El ministro de Hacienda, Nicolás Dujovne, sigue insistiendo en ver “brotes verdes” por doquier. Es más, ya se anima a hablar hasta de “un pequeño bosque”.
Pero la realidad es más concreta que cualquiera de sus divagues: el consumo, equivalente al 74% de nuestro PBI, sigue dando señales más que claras de la continuidad de la recesión.
Un mix de indicadores, tanto públicos como privados, lo demuestran. Para Kantar Worldpanel, después de un 2016 con un retroceso del cuatro por ciento, en el primer trimestre se registra otro retroceso, ahora del dos por ciento. Y hay que decir que es el informe más benévolo con el Gobierno.
Para Scentia, la caída de 2016 ascendió al 4,5 por ciento, y en el primer trimestre hubo otro descenso, ahora del 5,6 por ciento. La CAME anuncia un retroceso en el primer trimestre de este año del 3,2 por ciento. La consultora Abeceb, por su parte, registra una caída cuatrimestral del 2,5 por ciento. La consultora PXO, trabajando a partir de los datos del propio Indec, calcula un descenso en las compras de los hipermercados del 6,9 por ciento y en los shoppings del 12,9 por ciento.
Y recordemos que todos estos números son en comparación con los de 2016, un año donde ya el consumo aparecía fuertemente en declive.
Los datos son contundentes: llevamos quince meses consecutivos de caída de ventas en los supermercados e idénticos valores (con la única excepción de abril de 2016) en los shoppings. Se trata de la mayor caída en 14 años, o sea, desde la crisis de 2002.
Todos estos números pueden acompañarse con otros que reflejan los cambios de los hábitos de consumo ante la pérdida del poder adquisitivo: el pasaje de primeras a segundas marcas, la reducción de las compras semanales
o mensuales en los híper y supermercados y su reemplazo por la pequeña compra en los negocios de cercanías, como supermercados chinos y almacenes, y el uso de la tarjeta de crédito y su sistema de cuotas ya no para compras de bienes de consumo durable, sino para alimentos y artículos de limpieza
e higiene.
Esto no debería extrañarnos.
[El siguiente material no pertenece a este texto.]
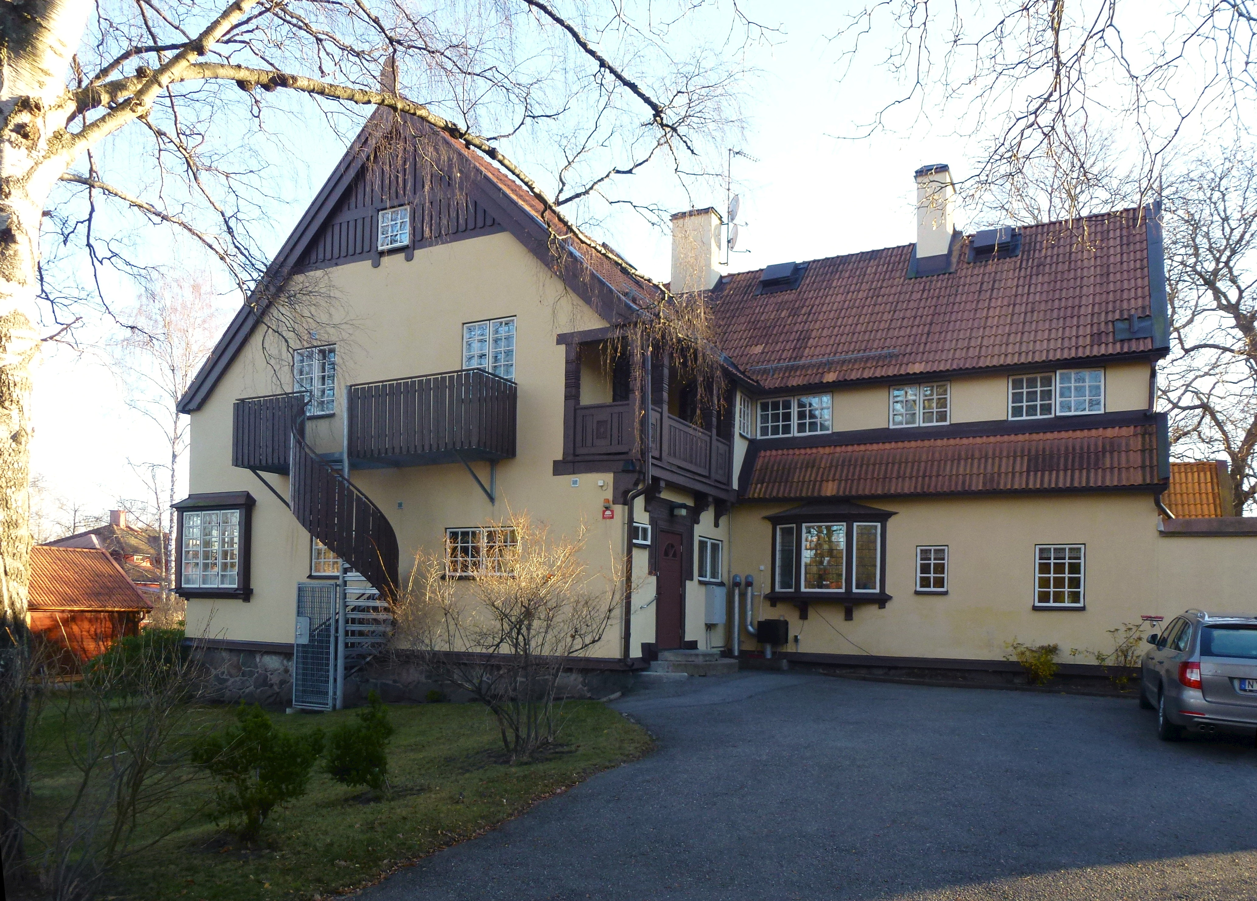 Villa Lidforss, Storängsvägen 6, arkitekt Edvard Bernhard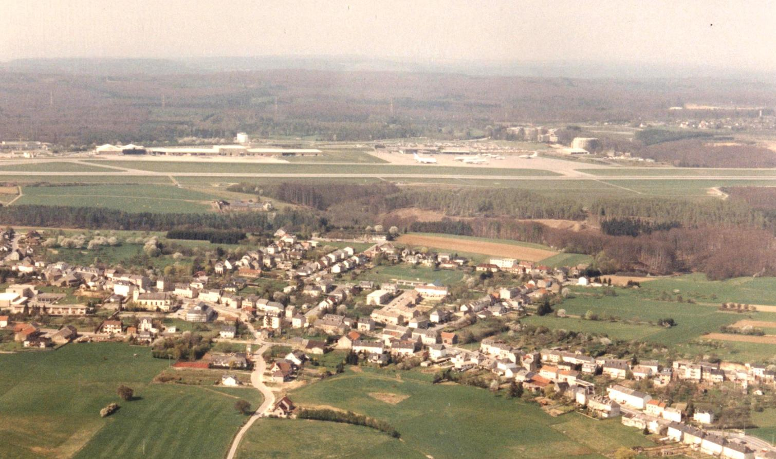 Sandweiler et le Findel (Luxembourg)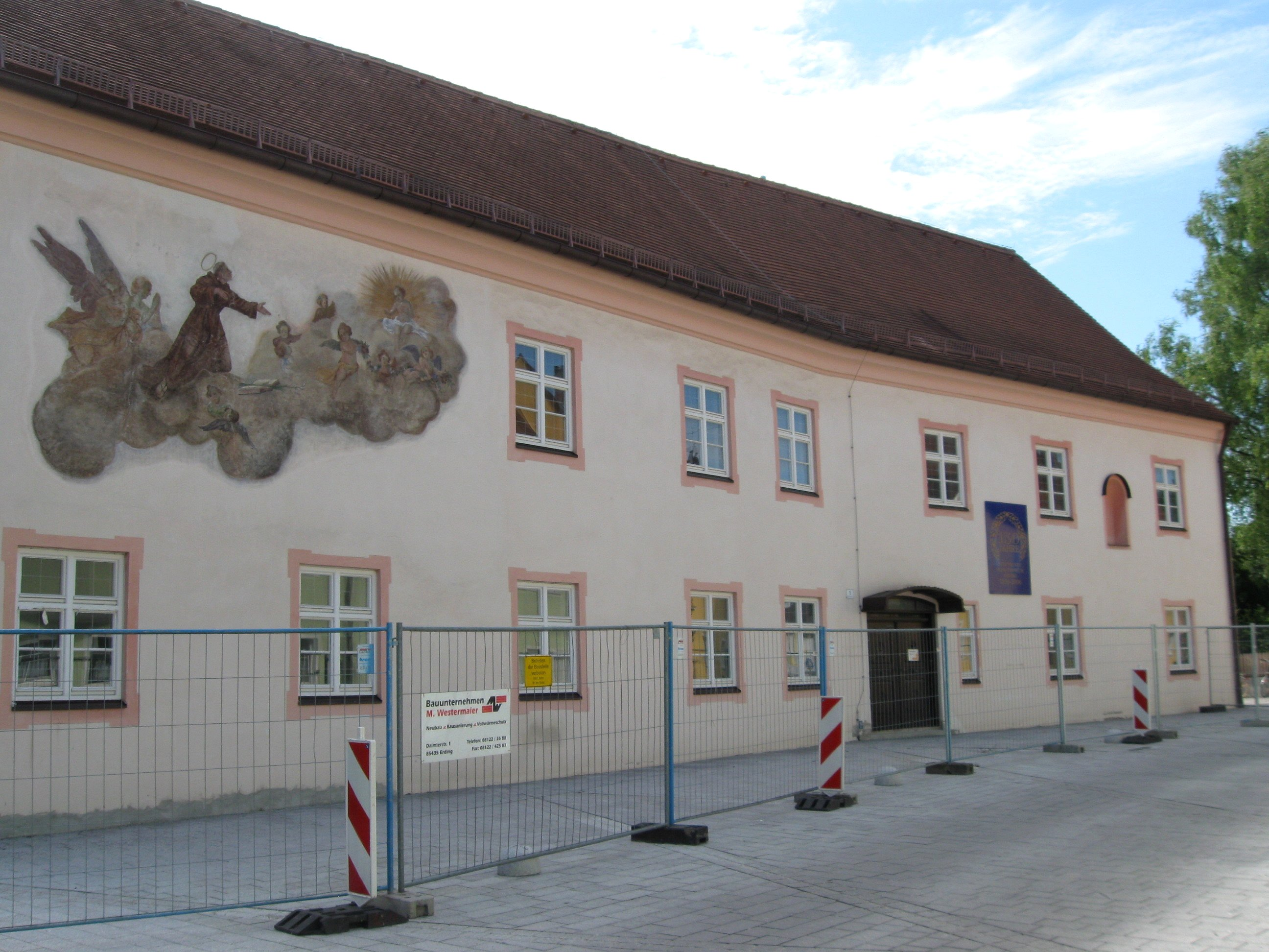 Prielmayerstraße 1. Kindergarten St. Antonius, Traufseitbau, wohl 18. Jh., mit Wandmalereien und Hausmadonna.

Son las consecuencias de un año en que los salarios perdieron más de un diez por ciento de su poder de compra frente a la inflación (deterioro que se sigue profundizando en 2017). Y que promete
continuar luego de las firmas de paritarias por gremios grandes como comercio, construcción o estatales nacionales con pautas de 20 por ciento en cuotas, o sea, claramente por debajo de lo que será la inflación real de este año.
El consumo no solo cae por la pérdida de poder de compra debido al proceso inflacionario. También se está produciendo un cambio de precios relativos: los sectores de menores ingresos están destinando hasta el diez por ciento de sus ingresos en pagar facturas de servicios públicos, lo que “achica” lo que le queda para el consumo de bienes de primera necesidad. Y ni que hablar para cualquier tipo de gasto suntuario.
La Dirección de Estadística de la Ciudad de Buenos Aires acaba de fijar en 19.042 pesos el límite debajo del cual no se accede a la canasta mínima.
Otro dato, ahora del Indec, señala que la mitad de los trabajadores asalariados con jornada completa ganan menos de 14.000. Ahí se ve el bache por donde desaparece cualquier posibilidad de reactivación del consumo.
Este gobierno se ha jugado a que los factores dinámicos de la economía sean las exportaciones y la inversión. Con esta última no le está yendo nada bien. Con respecto a las primeras, si bien algo han crecido, están muy lejos de hacerlo al ritmo de los incentivos que se le han dado (en particular con la eliminación de retenciones al agro y la minería).
El consumo nunca fue su prioridad. Apenas si le interesa el maquillaje que pueda darse en términos puramente electorales. No es raro entonces que los números sigan siendo tan contundentemente negativos.